- Born: February 3, 1948 (age 78) Bern, Switzerland
- Other name: André Frank
- Citizenship: Swiss Austrian
- Education: ETH Zurich (Dipl.Ing.) ETH Zurich (Ph.D.)
- Occupation: Professor of Geoinformation
- Website: Andrew U. Frank's homepage

= Andrew U. Frank =

Andrew U. Frank (born February 3, 1948) was a Swiss-Austrian professor for geoinformation at Vienna University of Technology from 1992 until 2016. Previously he was Professor at the University of Maine at Orono. Frank was recognized for his achievements in the fields of spatial information theory, spatial database theory, and ontology in GIS in a special section in his honor in IJGIS.

==Career==
He established a theory based course in Geographic Information Science in 1982 at the University of Maine at Orono and was the lead for the Maine participation in the winning proposal for the National Center for Geographic Information and Analysis where he served from 1988 onwards as Associate Director and lead the operations at University of Maine. In 1992 he was appointed to the chair in Geoinformation at Vienna University of Technology. In 2016 he became emeritus professor at the same institution.

==Education==
- Ph.D., Geodesy, ETH Zurich, 1982
- Dipl.Ing., Kulturingenieur, ETH Zurich, 1978

==Scholarship==

===Data storage and query languages for Geographic Data===
The results of Frank's Ph.D. thesis were published in 1981 as "Application of DBMS to land information systems" in the Very Large Database Conference and in the following year as "MAPQUERY: Data Base Query Language for Retrieval of Geometric Data and their Graphical Representation". From this line of research resulted eventually "Towards a Spatial Query Language: User Interface Considerations" (with Max J. Egenhofer) published 1988 again in VLDB and the DE-9IM standard.

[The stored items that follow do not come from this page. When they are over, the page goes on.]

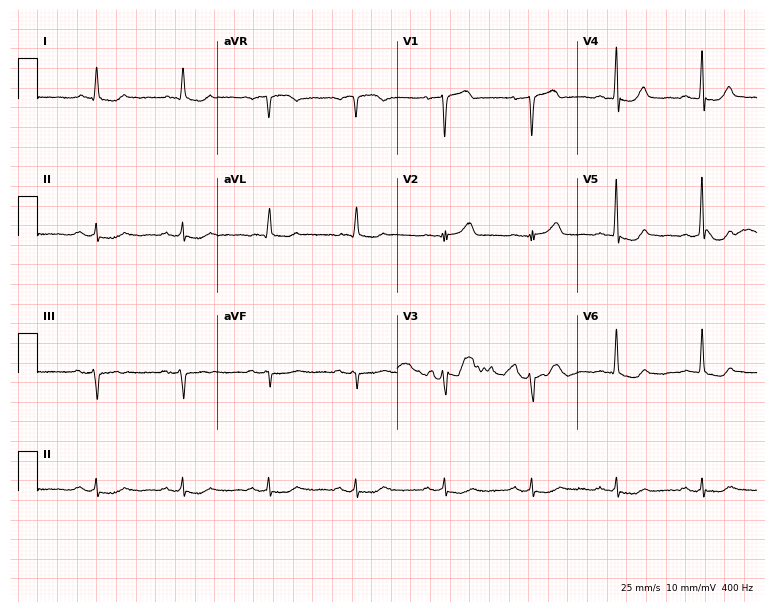
Electrocardiogram, a 78-year-old male patient. Of the six screened findings (first-degree AV block, right bundle branch block, left bundle branch block, sinus bradycardia, atrial fibrillation, sinus tachycardia), none is recorded.
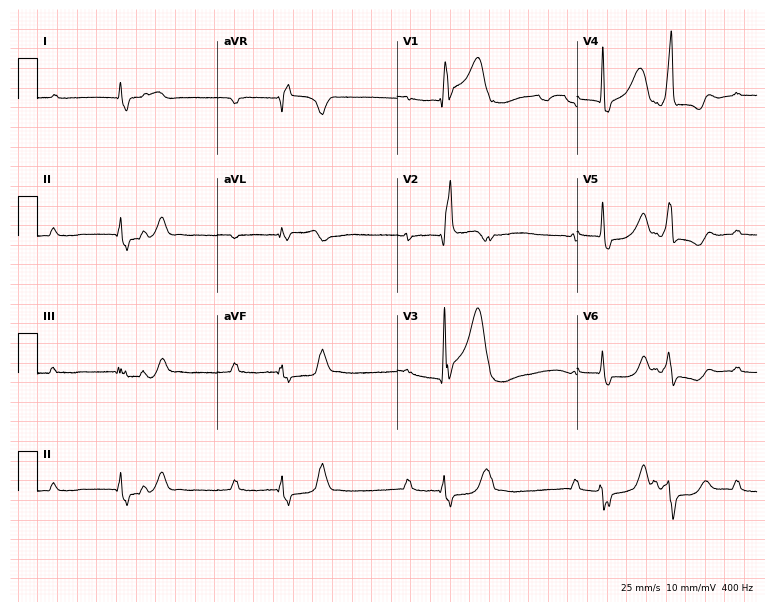
Electrocardiogram, a man, 68 years old. Of the six screened findings (first-degree AV block, right bundle branch block (RBBB), left bundle branch block (LBBB), sinus bradycardia, atrial fibrillation (AF), sinus tachycardia), none is recorded.
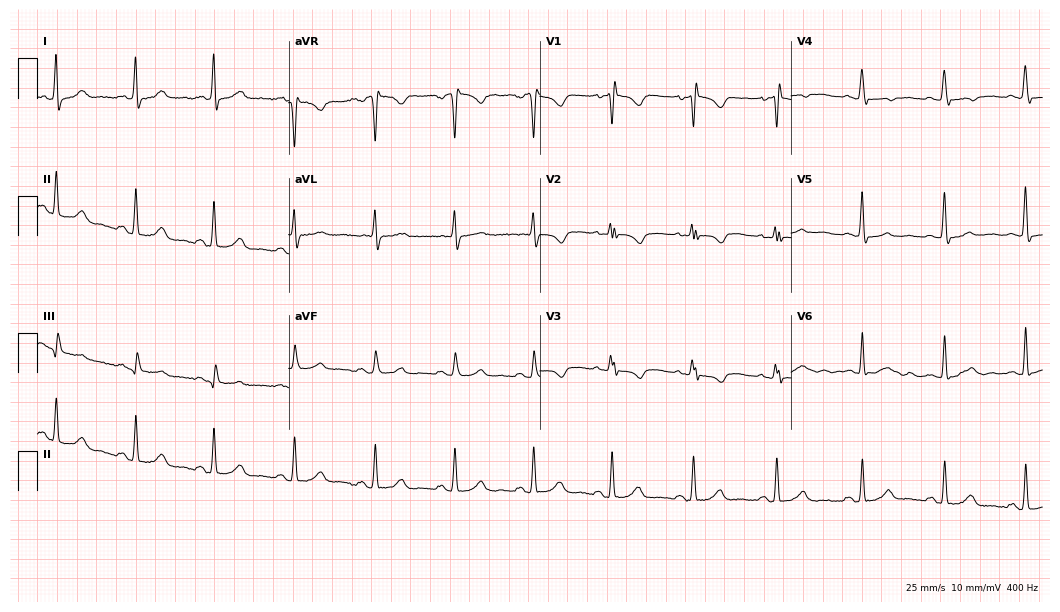
ECG (10.2-second recording at 400 Hz) — a 36-year-old female patient. Screened for six findings — first-degree AV block, right bundle branch block (RBBB), left bundle branch block (LBBB), sinus bradycardia, atrial fibrillation (AF), sinus tachycardia — none is recorded.
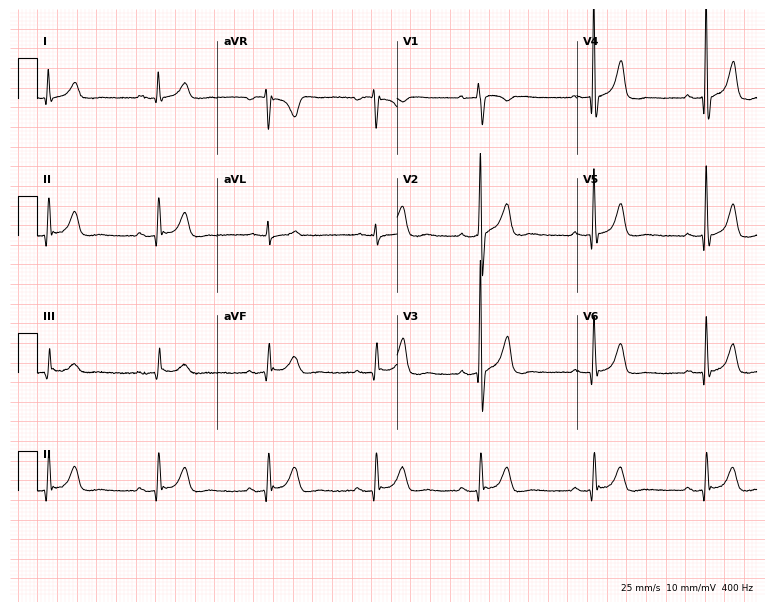
Electrocardiogram (7.3-second recording at 400 Hz), a 55-year-old male. Of the six screened findings (first-degree AV block, right bundle branch block (RBBB), left bundle branch block (LBBB), sinus bradycardia, atrial fibrillation (AF), sinus tachycardia), none is recorded. Findings outside these six are not listed.
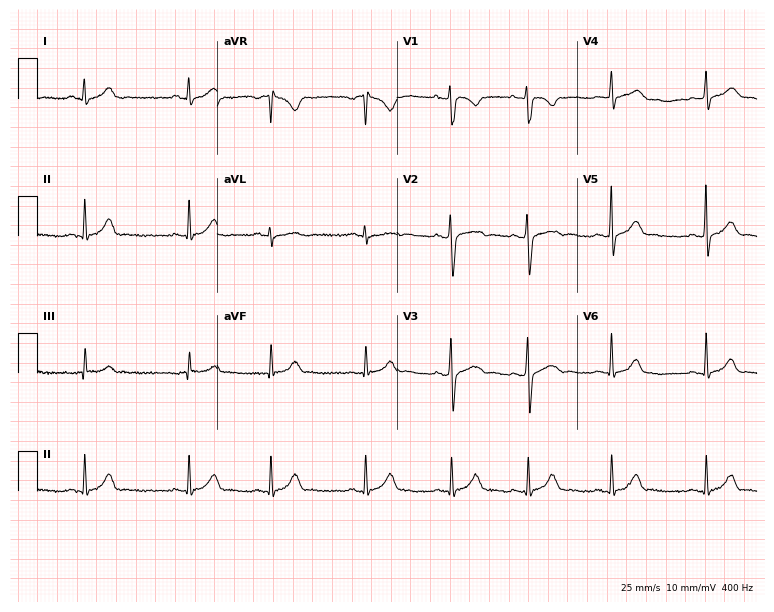
Electrocardiogram (7.3-second recording at 400 Hz), a 17-year-old female patient. Overall reading on record: normal ECG.
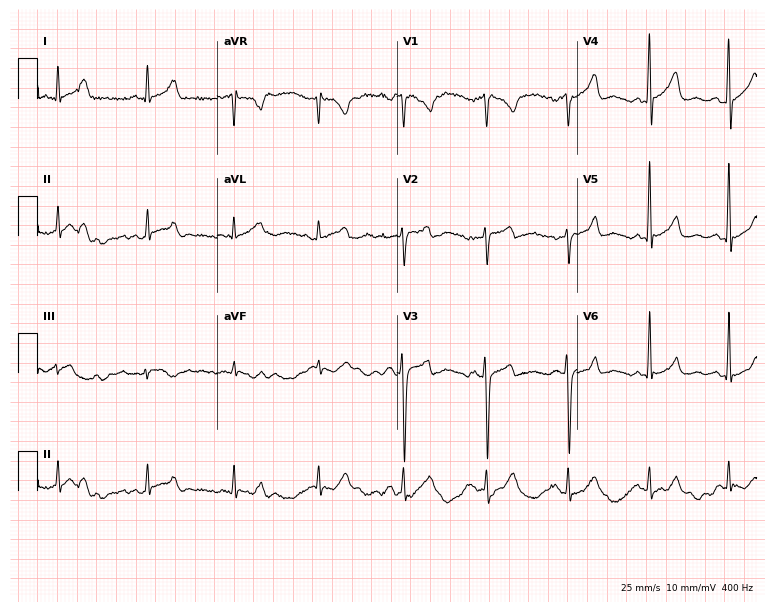
Standard 12-lead ECG recorded from a 41-year-old man (7.3-second recording at 400 Hz). None of these six findings is recorded: first-degree AV block, right bundle branch block, left bundle branch block, sinus bradycardia, atrial fibrillation, sinus tachycardia. Only these six findings were labelled.
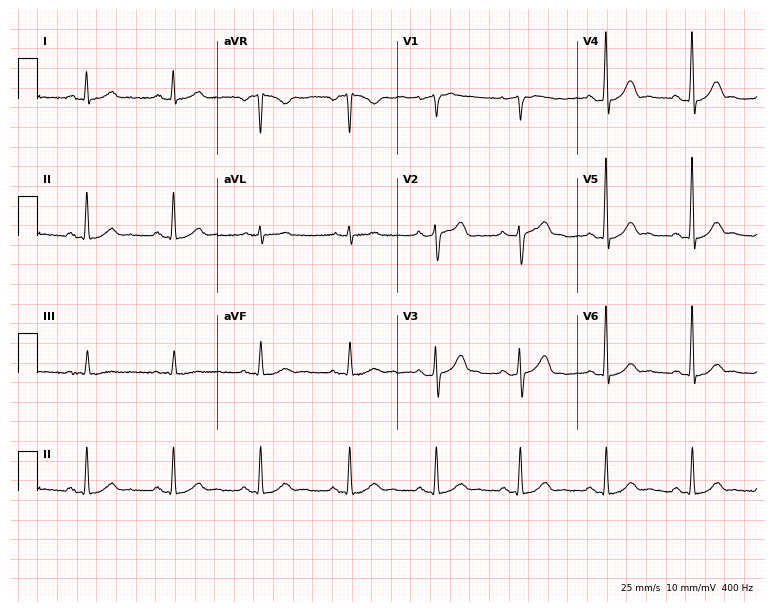
Electrocardiogram (7.3-second recording at 400 Hz), a man, 54 years old. Overall reading on record: normal ECG.
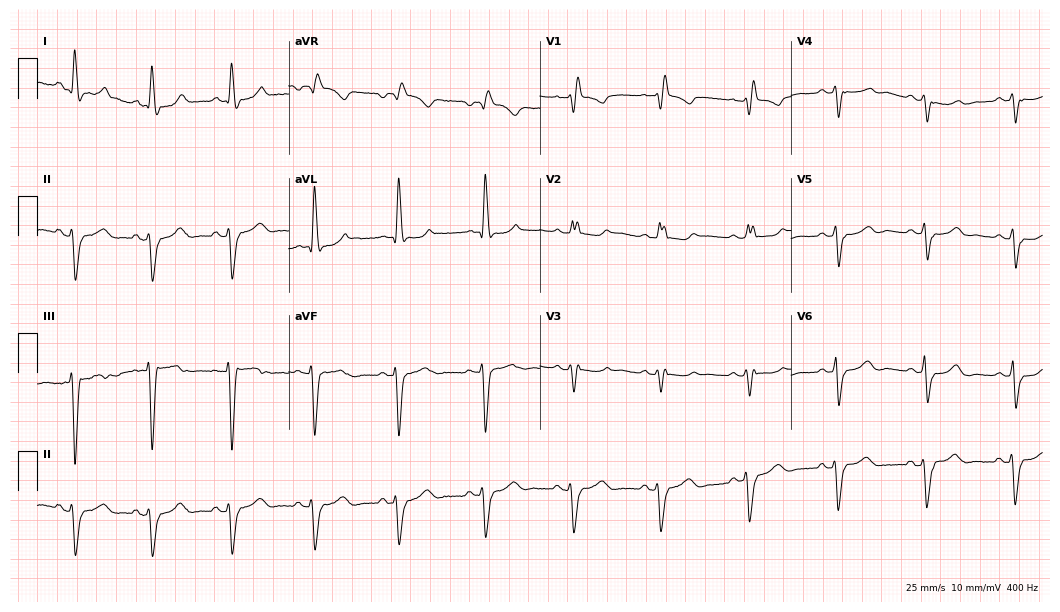
12-lead ECG from an 83-year-old woman. No first-degree AV block, right bundle branch block, left bundle branch block, sinus bradycardia, atrial fibrillation or sinus tachycardia recorded for this tracing. Other findings, if any, are not listed.

===Spatial Theory and Spatial Languages===
He organized with David M. Mark the NATO financed conference "Cognitive and Linguistic Aspects of Geographic Space" in Las Navas del Marqués.

He published two articles "Qualitative spatial reasoning about distances and directions in geographic space" and "Qualitative spatial reasoning: Cardinal directions as an example".

===Ontology for GIS===
Together with Sabine Timpf he published "Multiple representations for cartographic objects in a multi-scale tree—An intelligent graphical zoom" and refined the ideas to "Tiers of ontology and consistency constraints in geographical information systems". With Peter A. Burrough he edited a book collecting contributions on "Geographic Objects with Indeterminate Boundaries".

===Land Tenure===
Andrew Frank was involved in a number of international cadastral projects, most importantly a project funded by the U.S. AID to introduce a cadastre in Ecuador.

==Advisees==
Andrew Frank "has supervised nearly 40 PhD students, many of whom are now leaders in GIScience", among others:
- Yvan Bédard (Professor emeritus, Laval University; first advisor Earl F. Epstein)
- Thomas Bittner (Professor of Geography, University at Buffalo)
- Max Egenhofer (Professor of Geoinformation, University of Maine)
- Alenka Krek Poplin (Professor, Iowa State University)
- Franz-Benjamin Mocnik (Professor of Space and Place in the Information Sciences, University of Salzburg)
- Martin Raubal (Professor for Geoinformation-Engineering, ETH Zurich, and professor of geography, University of California, Santa Barbara)
- Sabine Timpf (Professor of Geography, University of Augsburg)

Further Ph.D. students of the recent years include:
- Farid Karimipour: A Formal Approach to Implement Dimension Independent Spatial Analyses
- Rizwan Bulbul: AHD: Alternate Hierarchical Decomposition Towards LoD Based Dimension Independent Geometric Modeling
- Paul Weiser: A Pragmatic Communication Model for Way-finding Instructions

Frank guided through habilitation:
- Werner Kuhn (Professor of Geographic Information Science, University of California, Santa Barbara)
- Stephan Winter (Professor of Geomatics, University of Melbourne)
- Takeshi Shirabe (Lecturer of Geoinformation, Royal Institute of Technology, Stockholm)

==Services==
Andrew Frank was one of the initial team to bring together the winning proposal for the 1988 award to the National Center for Geographic Information and Analysis, under the lead of David S. Simonnet and together with Mike Goodchild, Ross McKinnon, David M. Mark and others. He served as Associate Director of the National Center for Geographic Information and Analysis and lead the operations at the University of Maine.

In 1992 he organized the Conference on Spatial Information Theory in Pisa, known as COSIT 0 and then the first COSIT in 1993 on the Island of Elba. This conference has been continued as a biannual meeting with proceedings published by Springer in LNCS.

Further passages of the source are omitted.